**What to produce**. Looking at the data below, state how many lines contain "sample". No other words are wanted.
[Extracted data Boundary: Start]
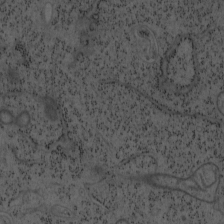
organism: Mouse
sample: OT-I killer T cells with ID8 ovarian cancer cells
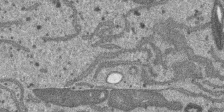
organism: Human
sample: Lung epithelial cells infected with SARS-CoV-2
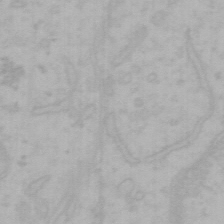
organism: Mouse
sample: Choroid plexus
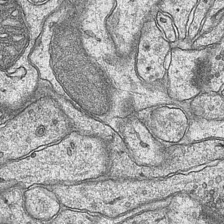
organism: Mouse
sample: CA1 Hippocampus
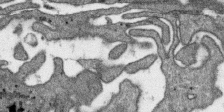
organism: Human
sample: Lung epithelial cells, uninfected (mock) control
[Extracted data Boundary: End]
[Extracted data Boundary: Start]
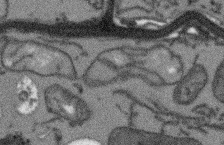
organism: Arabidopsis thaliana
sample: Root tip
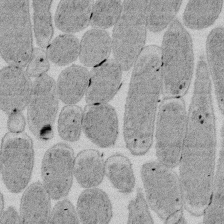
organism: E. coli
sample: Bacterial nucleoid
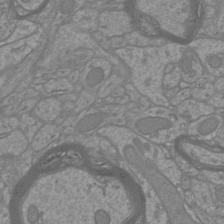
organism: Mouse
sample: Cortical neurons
[Extracted data Boundary: End]
**Answer box**. 8